__Exercise objective__: Reproduce, exactly and in full, the lines from the one with "0.139 | 0.384 |" through the one with "1991.0 | 4.259 |" in the data below; drop pictures.
::::::::
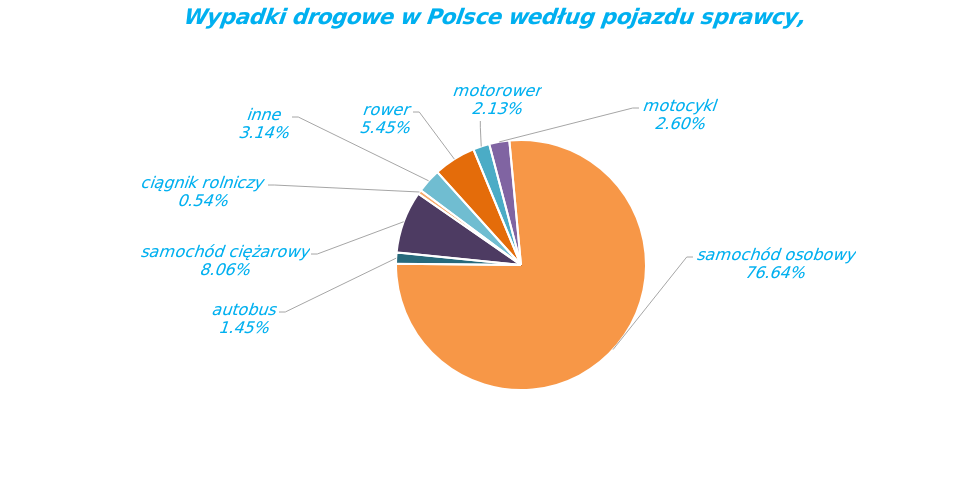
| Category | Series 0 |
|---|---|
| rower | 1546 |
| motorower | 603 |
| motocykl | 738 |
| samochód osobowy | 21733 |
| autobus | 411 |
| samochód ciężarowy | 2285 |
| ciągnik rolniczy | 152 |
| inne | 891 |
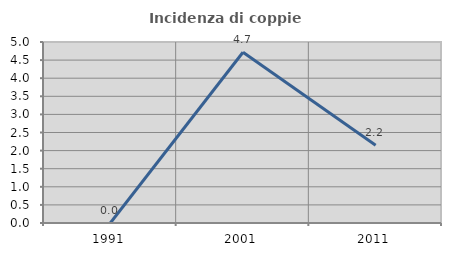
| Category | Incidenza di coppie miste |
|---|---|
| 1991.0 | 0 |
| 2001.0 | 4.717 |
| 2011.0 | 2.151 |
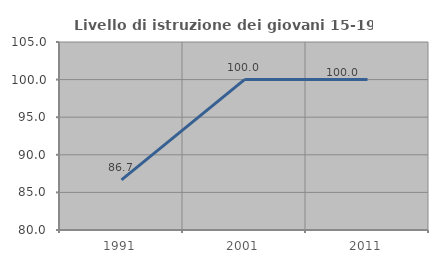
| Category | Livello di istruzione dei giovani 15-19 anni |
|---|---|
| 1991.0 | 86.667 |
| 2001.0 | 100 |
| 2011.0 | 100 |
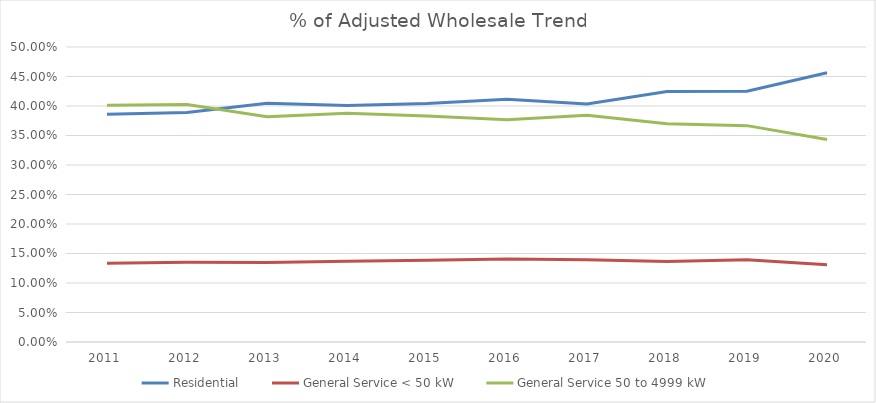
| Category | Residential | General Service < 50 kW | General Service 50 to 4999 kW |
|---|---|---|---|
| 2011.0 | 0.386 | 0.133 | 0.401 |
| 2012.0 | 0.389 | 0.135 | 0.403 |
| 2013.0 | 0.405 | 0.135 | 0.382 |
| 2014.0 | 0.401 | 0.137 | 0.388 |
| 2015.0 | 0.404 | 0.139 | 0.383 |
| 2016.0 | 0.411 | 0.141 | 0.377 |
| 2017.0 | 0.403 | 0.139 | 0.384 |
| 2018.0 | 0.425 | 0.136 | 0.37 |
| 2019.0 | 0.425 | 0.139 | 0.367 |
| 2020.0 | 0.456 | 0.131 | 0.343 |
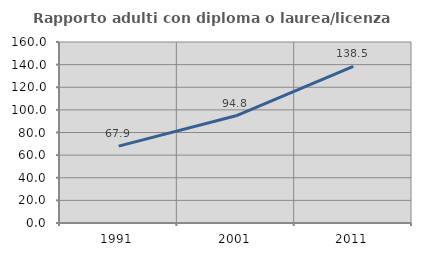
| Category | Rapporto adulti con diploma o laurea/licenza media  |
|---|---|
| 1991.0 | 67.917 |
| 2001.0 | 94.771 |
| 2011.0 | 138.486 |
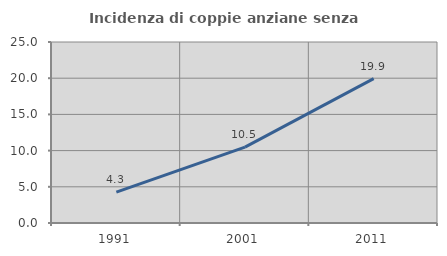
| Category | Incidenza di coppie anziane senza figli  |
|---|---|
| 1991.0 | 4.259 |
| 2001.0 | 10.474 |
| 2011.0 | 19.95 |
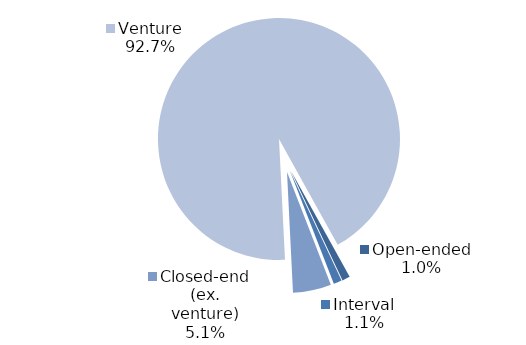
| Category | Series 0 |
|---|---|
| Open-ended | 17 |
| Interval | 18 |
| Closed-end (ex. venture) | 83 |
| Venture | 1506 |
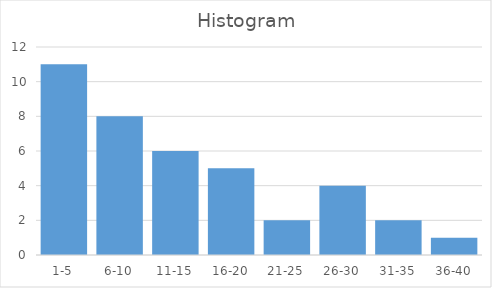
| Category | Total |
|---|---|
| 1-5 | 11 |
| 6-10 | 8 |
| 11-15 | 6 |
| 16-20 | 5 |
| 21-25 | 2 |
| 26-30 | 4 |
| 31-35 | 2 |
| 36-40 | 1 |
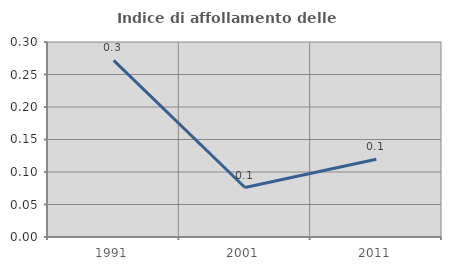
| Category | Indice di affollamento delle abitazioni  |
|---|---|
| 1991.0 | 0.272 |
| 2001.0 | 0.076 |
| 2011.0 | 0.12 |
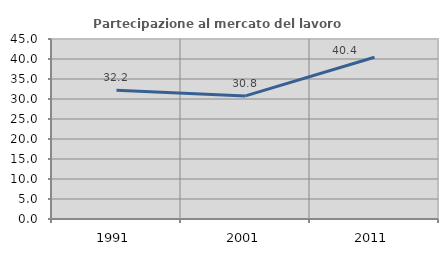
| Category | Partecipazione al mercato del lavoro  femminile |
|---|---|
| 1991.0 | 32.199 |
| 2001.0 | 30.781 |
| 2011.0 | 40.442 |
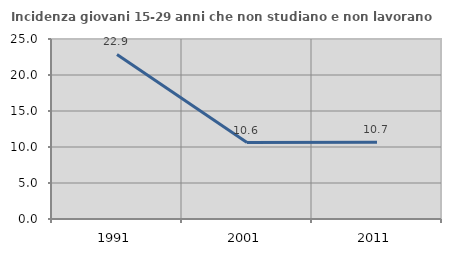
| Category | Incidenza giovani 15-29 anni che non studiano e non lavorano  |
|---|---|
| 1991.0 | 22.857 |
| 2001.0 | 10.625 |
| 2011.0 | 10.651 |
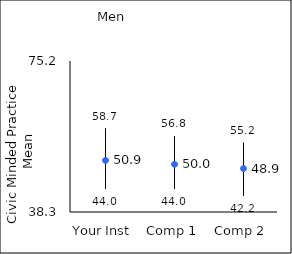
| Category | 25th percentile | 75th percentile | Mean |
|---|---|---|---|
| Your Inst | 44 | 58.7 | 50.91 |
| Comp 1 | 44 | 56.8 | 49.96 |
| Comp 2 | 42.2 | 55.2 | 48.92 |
::::::::
__Output for this task__:
| 2017.0 | 0.403 | 0.139 | 0.384 |
| 2018.0 | 0.425 | 0.136 | 0.37 |
| 2019.0 | 0.425 | 0.139 | 0.367 |
| 2020.0 | 0.456 | 0.131 | 0.343 |
| Category | Rapporto adulti con diploma o laurea/licenza media  |
|---|---|
| 1991.0 | 67.917 |
| 2001.0 | 94.771 |
| 2011.0 | 138.486 |
| Category | Incidenza di coppie anziane senza figli  |
|---|---|
| 1991.0 | 4.259 |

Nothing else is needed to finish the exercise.